## Exercise details
The answer should consist of every line in the material below that has the word "cells".

★ ★ ★ ★

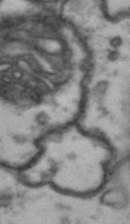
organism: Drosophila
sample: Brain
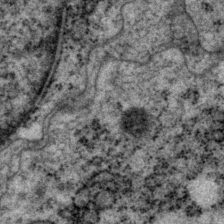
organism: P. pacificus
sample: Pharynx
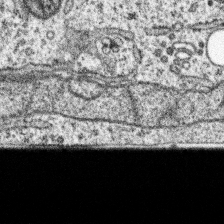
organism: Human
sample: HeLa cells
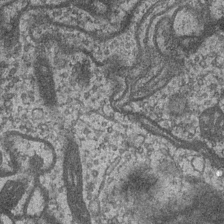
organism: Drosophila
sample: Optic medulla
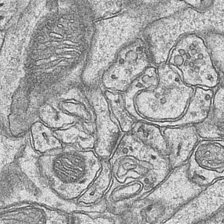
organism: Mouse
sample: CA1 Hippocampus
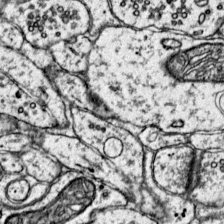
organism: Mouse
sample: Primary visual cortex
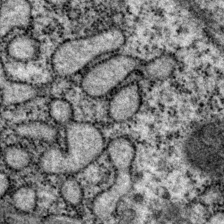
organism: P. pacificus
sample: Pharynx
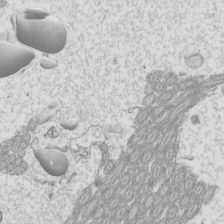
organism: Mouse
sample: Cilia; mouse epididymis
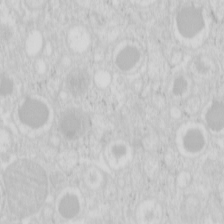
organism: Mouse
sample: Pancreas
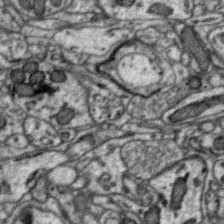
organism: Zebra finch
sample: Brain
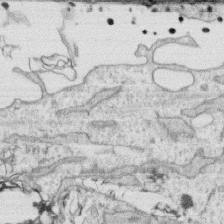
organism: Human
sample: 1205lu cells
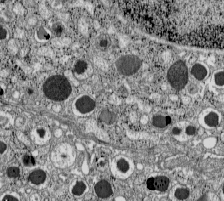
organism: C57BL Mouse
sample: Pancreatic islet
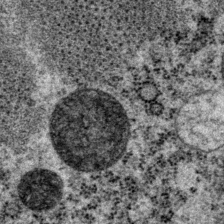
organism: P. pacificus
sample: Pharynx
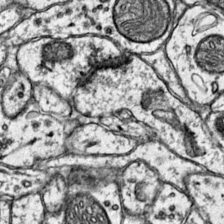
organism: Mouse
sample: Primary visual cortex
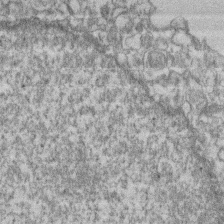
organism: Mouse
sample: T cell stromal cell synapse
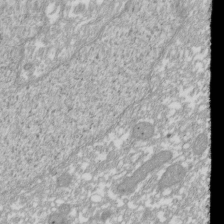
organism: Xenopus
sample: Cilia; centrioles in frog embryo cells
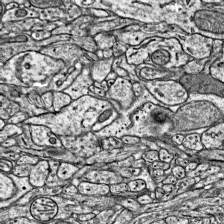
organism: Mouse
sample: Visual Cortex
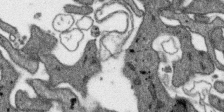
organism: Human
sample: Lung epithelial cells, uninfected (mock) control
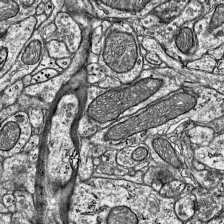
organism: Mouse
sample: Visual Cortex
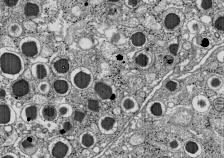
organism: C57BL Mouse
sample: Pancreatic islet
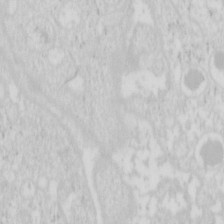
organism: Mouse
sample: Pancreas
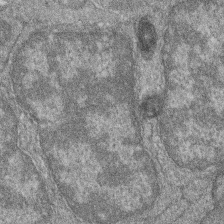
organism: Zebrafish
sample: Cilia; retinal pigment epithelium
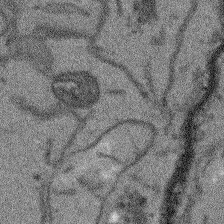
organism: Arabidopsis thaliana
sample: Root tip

★ ★ ★ ★

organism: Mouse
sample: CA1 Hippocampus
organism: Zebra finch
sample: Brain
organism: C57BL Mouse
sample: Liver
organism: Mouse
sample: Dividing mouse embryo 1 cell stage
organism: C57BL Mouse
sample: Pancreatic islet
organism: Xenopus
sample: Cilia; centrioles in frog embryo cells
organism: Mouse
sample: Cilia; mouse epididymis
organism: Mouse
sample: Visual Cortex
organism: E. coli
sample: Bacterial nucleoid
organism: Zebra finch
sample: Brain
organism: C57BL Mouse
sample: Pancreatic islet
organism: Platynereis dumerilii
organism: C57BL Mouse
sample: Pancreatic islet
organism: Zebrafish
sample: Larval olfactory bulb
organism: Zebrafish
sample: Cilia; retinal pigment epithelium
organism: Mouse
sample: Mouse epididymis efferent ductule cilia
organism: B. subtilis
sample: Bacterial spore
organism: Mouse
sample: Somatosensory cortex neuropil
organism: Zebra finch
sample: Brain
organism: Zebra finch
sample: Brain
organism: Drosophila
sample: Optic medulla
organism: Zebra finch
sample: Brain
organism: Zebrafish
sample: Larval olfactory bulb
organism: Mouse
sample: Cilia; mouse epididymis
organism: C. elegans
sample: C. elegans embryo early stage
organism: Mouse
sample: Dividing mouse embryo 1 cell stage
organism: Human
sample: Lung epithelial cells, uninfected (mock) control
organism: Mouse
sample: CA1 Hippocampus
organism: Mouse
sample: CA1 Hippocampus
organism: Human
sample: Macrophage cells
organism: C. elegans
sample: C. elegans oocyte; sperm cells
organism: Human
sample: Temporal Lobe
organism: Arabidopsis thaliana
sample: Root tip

★ ★ ★ ★

## Completed exercise
sample: HeLa cells
sample: 1205lu cells
sample: Cilia; centrioles in frog embryo cells
sample: Lung epithelial cells, uninfected (mock) control
sample: Cilia; centrioles in frog embryo cells
sample: Lung epithelial cells, uninfected (mock) control
sample: Macrophage cells
sample: C. elegans oocyte; sperm cells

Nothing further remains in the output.